Chris Evert won her first Grand Slam in 1974 at the age of 19. She won her last in 1986 at 32. In between, she made the final of every Grand Slam tournament she entered at least once, reached at least the semi-final of 52 of them, and held the world number-one ranking across seven different years. She finished her career with 18 Grand Slam singles titles, 157 career singles titles, and a match win rate of 89.97% across 1,455 professional matches, the highest of any player, male or female, in the open era.
Those numbers don’t happen because of one shot, one match, or one season. They happen because of a way of playing tennis that prioritises consistency over flair, patience over urgency, and discipline over inspiration. Thirty years after she co-founded Evert Tennis Academy in Boca Raton, that philosophy is still the foundation of how we develop junior players.
The point isn’t the winner. It’s the next point.
Most junior players, when they start, want to hit winners. Big forehands down the line. Aces. The shot that ends the point. It’s the most visible part of tennis, the part that shows up on highlight reels, the part that feels like playing well.
Chris Evert played differently. Her baseline game was built on rhythm, depth, placement, and the patience to construct a point over six, seven, ten shots until her opponent gave her something to attack. She wasn’t trying to hit a winner on shot three; she was setting up shot eight. She’d hit a thousand crosscourt forehands in a match if that’s what the situation called for, and she’d hit the thousand-and-first the same way.

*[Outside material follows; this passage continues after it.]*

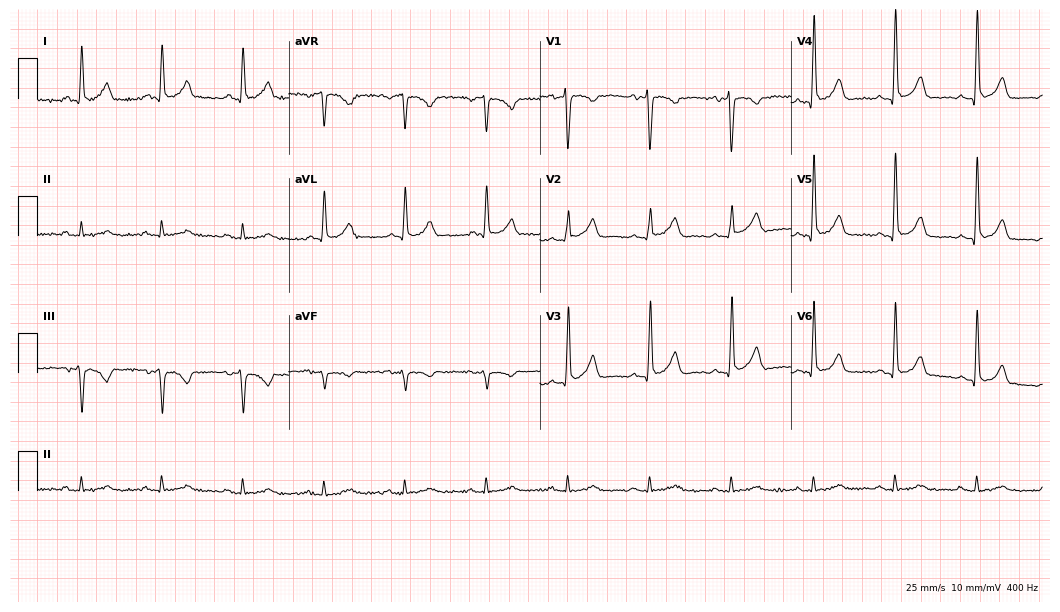
Standard 12-lead ECG recorded from a male, 77 years old. None of these six findings is recorded: first-degree AV block, right bundle branch block, left bundle branch block, sinus bradycardia, atrial fibrillation, sinus tachycardia.
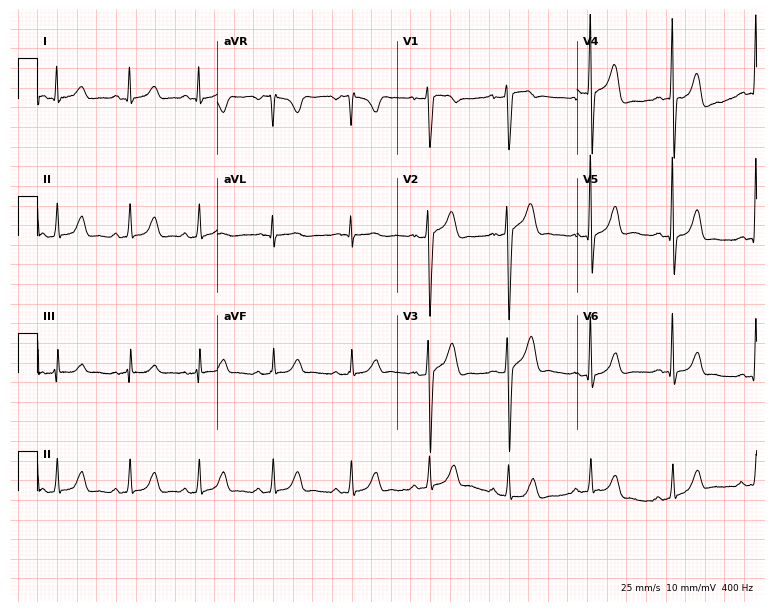
12-lead ECG from a man, 29 years old. Screened for six findings — first-degree AV block, right bundle branch block, left bundle branch block, sinus bradycardia, atrial fibrillation, sinus tachycardia — none is recorded. Only these six findings were labelled.
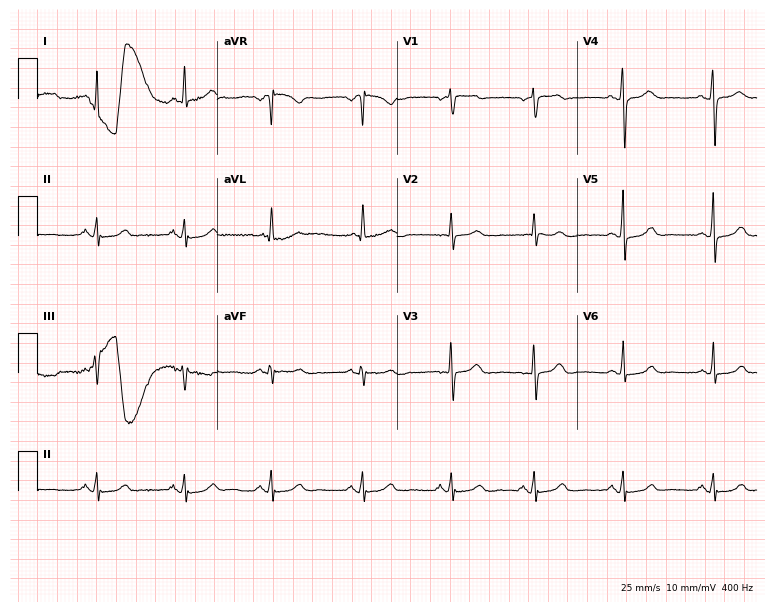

For a junior player, the implication is significant. Tennis isn’t won by the biggest shot you can hit on a good day. It’s won by the seventh shot you can hit reliably on a bad day. Coaches at Evert Tennis Academy build practice plans around that principle: drill the patterns, build the consistency, and let the winners come naturally when the situation actually calls for one. The point isn’t the winner, it’s whether the next point is set up the right way.
Reading the match, not just playing it
One of the most striking things about Chris Evert’s career, looking back, was how often she beat players who hit harder than she did. Big servers, big forehands, players with more raw weapons. She found ways to neutralise them by changing the height of the ball, by changing the rhythm, by reading what her opponent didn’t want and giving them exactly that.
That’s a coaching point we come back to often with our players. Tennis at every level above the casual is a thinking game as much as a hitting game. The player who reads the match, who notices early in the second set that her opponent’s backhand is breaking down, or that her serve is landing shorter on the break points than at deuce, wins matches that the better hitter loses.
Reading the match isn’t a talent you’re born with. It’s a habit you build, and it’s built deliberately. Match-play sessions at the academy include explicit moments of pause where coaches ask players to articulate what’s working, what isn’t, and what they’re going to change. By the time those players hit competition, the analysis has become automatic.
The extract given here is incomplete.